Numeric instability
In !665 (merged) I introduced some very small changes.
As a result, the P2P1StokesElementwiseAnnulusBlendingTest
fails but only when compiled with the icx compiler in single precision (e.g. https://i10git.cs.fau.de/hyteg/hyteg/-/jobs/1139667).
Nevertheless, once it succeeded with the same code and configuration (https://i10git.cs.fau.de/hyteg/hyteg/-/jobs/1139562).
Other compilers do not seem to be affected by the changes at all.
After playing around with this compiler on one of our workstations, I have the suspicion that numerical instability is at play here.

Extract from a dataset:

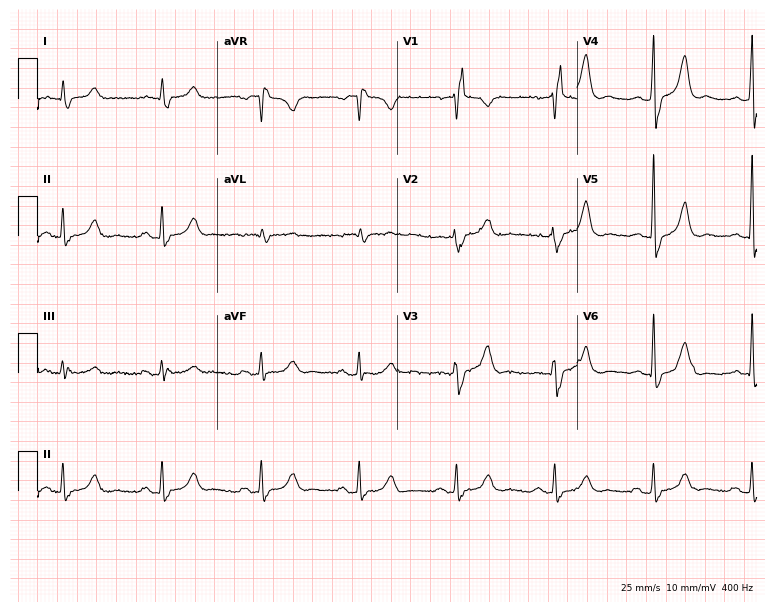
Resting 12-lead electrocardiogram (7.3-second recording at 400 Hz). Patient: a man, 72 years old. The tracing shows right bundle branch block.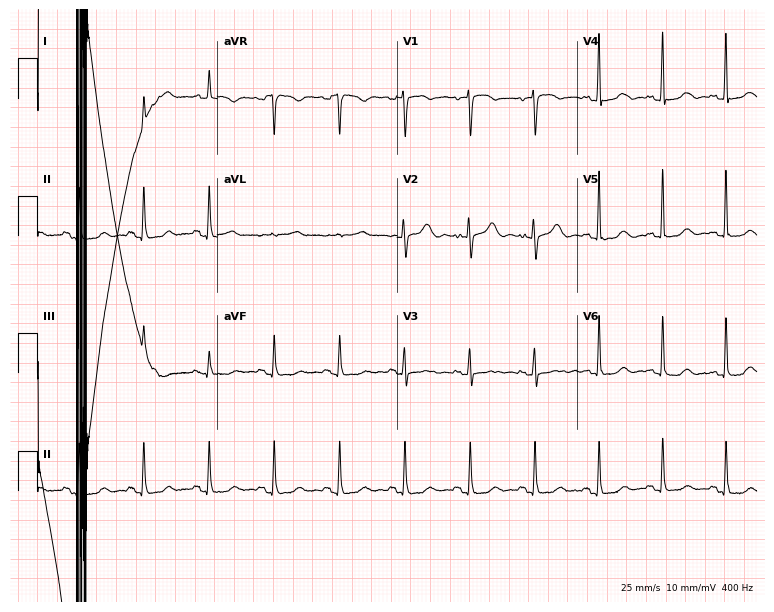
Resting 12-lead electrocardiogram (7.3-second recording at 400 Hz). Patient: an 85-year-old woman. Read as a normal ECG.

The test solves the stokes system on a 2D annulus with GMG (Uzawa smoother) and also the HyTeG MinRes solver. After solving with MinRes, the discrete L2 error in the pressure is reduced to 3.6e-2 in both single and double precision. Let us assume that this is the discretization error. The GMG reduces the error to almost the same number. Only when compiling with icx and using single precision the error (GMG) is not reduced below 1.1e-1.

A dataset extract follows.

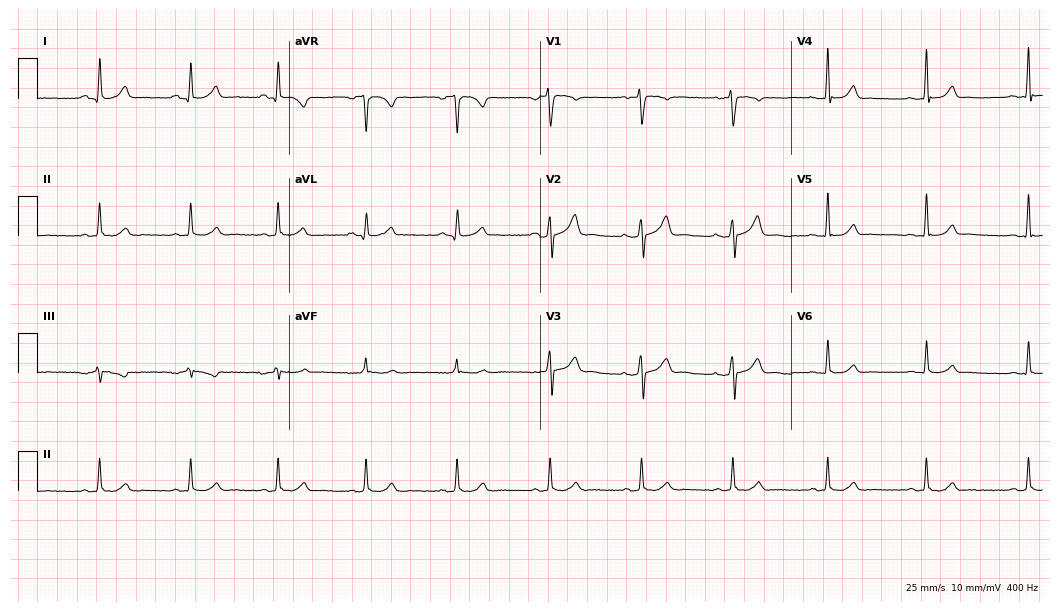
ECG (10.2-second recording at 400 Hz) — a 36-year-old man. Screened for six findings — first-degree AV block, right bundle branch block, left bundle branch block, sinus bradycardia, atrial fibrillation, sinus tachycardia — none is recorded. Only these six findings were labelled.

I can reproduce these exact numbers on one of our workstations.
The ci uses the compile flag -fp-model=precise
to force the compiler to not reorder floating point operations (WALBERLA_BUILD_WITH_FASTMATH=OFF
).
If I change the compiler options to either of -O3 -xHost -fp-model=precise
or -O3
, the test succeeds.
With -O3 -fp-model=precise
the test fails.
I think that either of these combinations of options allows the compiler to insert FMA instructions.
As I learnt today, those are not only faster but also more accurate because the result is only rounded once, after performing both FP operations.
Without the explicit -fp-model=precise
, the compiler uses
[...] more aggressive optimizations when implementing floating-point calculations. These optimizations increase speed, but may affect the accuracy or reproducibility of floating-point computations.
Although I am not sure that this is actually the explanation, I am very concerned that convergence is destroyed by setting -fp-model=precise
.
To me this suggests that our implementation is numerically unstable.